Nusantarakini.com, New York –
Saat ini kita telah memasuki tahun baru Islam 1442 H. Penanggalan yang diinisiasi oleh Khalifah Kedua, Umar Ibnu Khatthab (RA). Umat tentunya bersuka cita dan merayakan tahun baru Islam tersebut.
Sayangnya banyak yang memahami secara sempit makna perayaan tersebut. Padahal seharusnya perayaan tahun baru itu sekaligus bermakna ekspresi kebanggaan terhadap salah satu “identitas kolektif” (collective identity) umat ini.
Penanggalan Islam dimulai dengan berpindahnya Rasulullah SAW dari Mekah ke Madinah. Perpindahan Rasulullah SAW ini yang dikenal dalam sejarah Islam sebagai Hijratur Rasul SAW. Sehingga dengan sendirinya tanggalan Islam dikenal dengan tahun Hijrah atau Hijriyah.
Tapi apa koneksi kedua peristiwa itu? Atau tegasnya, kenapa hijrah dalam Islam menjadi awal penanggalan Islam? Kenapa bukan kelahiran rasul? Atau kenapa bukan di saat awal turunnya wahyu kepada beliau?
Masing-masing orang tentunya punya alasan dalam merespon pertanyaan itu. Tapi bagi saya, jawaban yang terdekat adalah karena peristiwa hijrah adalah awal momentum kebangkitan kolektif umat. Bahkan tidak berlebihan jika Hijrah sesungguhnya adalah awal kebangkitan peradaban dunia (world civilization).
Maka sesunngguhnya hal yang paling tepat untuk disadari oleh Umat ini di saat memperingati tahun baru adalah bahwa Islam adalah semangat mewujudkan dunia yang berkemajuan sekaligus mewujudkan peradaban alternatif dunia.
Dengan masuknya tahun baru hijrah saat ini seharusnya menyadarkan kita kembali akan tanggung jawab kolektif (mas-uliyatul jama’iyah) untuk membangun kembali peradaban modern yang pernah diletakkan fondasi-fondasinya oleh para pendahulu kita.
Hijrah itu perubahan
Saya tidak bermaksud menjelaskan makna hijrah secara bahasa. Tapi sesungguhnya esensi dari Hijrah itu adalah pergerakan dan perubahan.
Dengan Hijrah berarti terjadi pergerakan sekaligus perubahan. Hijrah dari Mekah ke Madinah berarti berpindah atau tepatnya melakukan perubahan tempat.
Kata kunci dari peristiwa ini adalah melakukan perubahan dari situasi yang tidak atau kurang baik ke arah situasi yang baik atau lebih baik. Perubahan itu kemudian ditandai oleh pergerakan itu.
Jika kita melihat alam semesta semuanya memiliki pergerakan.
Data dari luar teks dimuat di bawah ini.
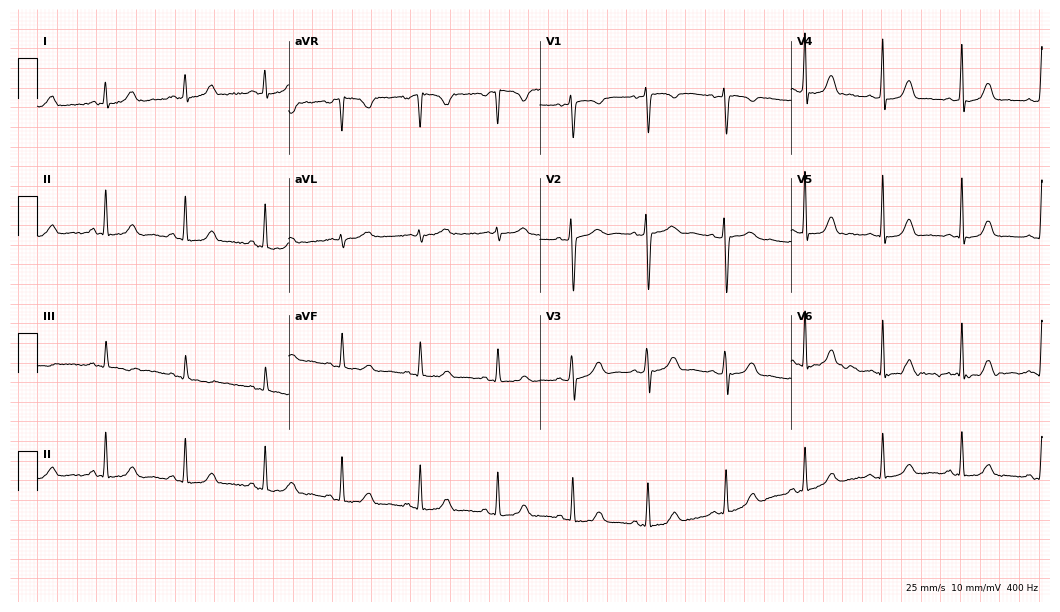
ECG (10.2-second recording at 400 Hz) — a woman, 27 years old. Labelled as a normal ECG.

Kelestarian segala sesuatu itu dengan pergerakan. Air menjadi bening ketika bergerak. Di saat stagnan akan terjadi pembusukan.
Maka dalam sejarahnya semua para nabi dan rasul melakukan Hijrah dalam bentuk yang berbeda. Ibrahim AS misalnya dari Babylon ke Jerusalem, lalu anaknya Ismail ke Mekah.
Hijrah para nabi itu menjadi sunnatullah dalam perjuangan mereka. Bahwa dengan pergerakan dan perubahan itu akhirnya kelestarian perjuangan dan kemenangan akan terwujud.
Pelajaran penting bagi Umat tentunya bahwa kelestarian dan kemenangan Umat ini ada pada pergerakan dan antisipasi perubahan. Hal inilah yang kemudian diingatkan oleh Allah SWT: “Sungguh Allah tidak merubah nasib sebuah kaum (bangsa) sehingga mereka merubah diri mereka sendiri”.
Dari Yatsrib ke Madinah
Kita mengenal dalam sejarah bahwa nama kota yang dituju oleh Rasulullah SAW di saat meninggalkan Mekah saat itu bernama Yatsrib. Di kota inilah menetap manusia-manusia yang secara relatif lebih maju secara dunia dan ilmu. Salah satu segmen penduduk kota Yatsrib saat itu adalah komunitas Yahudi. Mereka memang dikenal lebih maju secara ekonomi dan pengetahuan.
Setiba Rasulullah SAW di kota itu beliau rubah namanya dari Yatsrib menjadi kota Madinah. Dari nama yang sekedar nama menjadi nama yang memiliki makna dan konotasi yang positif dan agung.
Madinah secara literal berarti kota. Sedangkan merujuk kepada akar katanya berarti pusat peradaban. Sebuah kata yang seakar dengan kata “tamaddun” Yang berarti peradaban.
Kata Madinah yang juga melahirkan kata “madani” atau “civil” yang sangat relevan dengan kata “mujtama” atau masyarakat. Kedua kata itu kerap disatukan menjadi “mujtama’ madani” atau masyakat madani, yang lazimnya dalam bahasa Inggris dikenal dengan istilah “civil society”.
Dengan memahami kata “madinah” secara tepat dapat disimpulkan bahwa perubahan nama dari Yatsrib ke Madinah itu sendiri menjadi indikator kuat bahwa salah tujuan terpenting dari Hijrah adalah mewujudkan tujuan kolektif Islam. Yaitu terbangunnya peradaban modern manusia yang kokoh.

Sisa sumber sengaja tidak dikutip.